There are also approaches typified by symbolic reasoning and OWL-based reasoning. Germane unsupervised learning techniques include varying means of dimensionality reduction and clustering. Supervised learning applications include link predictions, which can be spurred by graph neural networks. There is an abundance of techniques for entity resolution to determine if an entity in one dataset is the same as or related to another entity in another dataset. Increasingly, these techniques rely on AI and machine learning. But the scale, complexities, and various distinctions between data in integration processes still require human effort alongside automation. We can expect this balance to shift towards full automation over the next 1-3 years as genAI finds its way into data integration solutions.

The Benefits of Combining Data Meshes and Data Fabrics

The convergence of a data mesh and data fabric into a two-tiered, knowledge graph-powered architecture yields significant advantages. It minimizes the amount of ETL and ELT processing required for transforming data. Well-described semantically tagged data is also inherently reusable. Semantic technologies make data self-describing in natural language business terminology, so once domain experts introduce those descriptions as a model, they can be reused without limit within and across domains.

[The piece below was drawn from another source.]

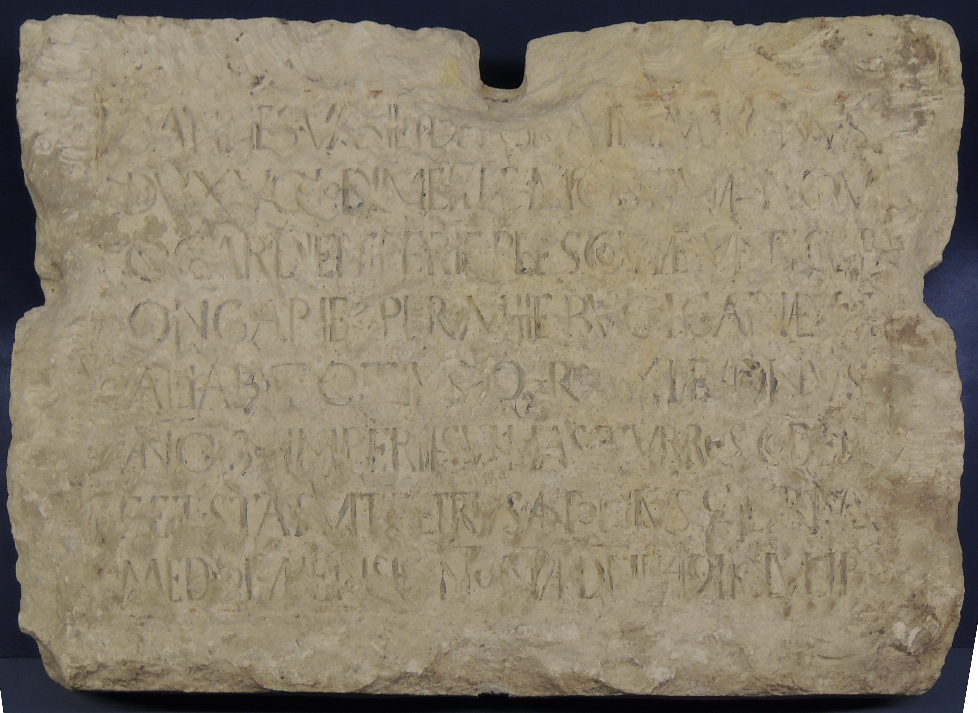 В Музеях Московского Кремля находится строительная плита белого камня со Спасской башни Кремля, относящаяся к 1491 году. На ее лицевой стороне вырезан латинский текст, гласящий: «Иоанн Васильевич, Божьей милостью великий князь Владимирский, Московский, Новгородский, Тверской, Псковский, Вятский, Югорский, Пермский, Булгарский и других земель, и государь всей России, в 30-й год своего правления повелел соорудить эти башни, и [их] построил миланец Петр Антоний Соларий, в 1491 году от воплощения Господня в мартовские календы приказав заложить». Плита была вмонтирована во время грандиозной перестройки Кремля, затеянной Иваном III.

Lowered costs are another significant benefit. Because semantic data is reusable, organizations can spend less on cleansing raw data and wrangling it. The current costs of mapping, cleansing, and normalizing raw data are considerable; with semantics, this process needs to be done just once. These savings add up quickly. 

There are also temporal boons for this approach’s reduced time to value; after all, less time preparing data means faster access to analytics, insights, and business action. It also means there can be more data integrations supporting additional business cases without increasing data engineering resources. There’s also a heightened capacity to ascertain, manage, and interconnect relationships among disparate datasets. This benefit ensures better understanding of data’s importance for data discovery and data exploration, which enhances analytics and the value organizations can gain from it.

A Symbiotic Relationship and a New Era for Data Architecture

The concepts of data mesh and data fabric work well together to fulfill similar goals. They localize responsibility for data to business units without conventional centralization methods, creating curated, reusable data products across an enterprise. A data mesh incorporates a bottom-up approach to this task, while a data fabric’s approach is top-down. 

Uniting these approaches into a single architecture can usher in a new era of data architecture – particularly when their implementations are streamlined and their efficacy enhanced by the rich, self-describing nature of knowledge graphs.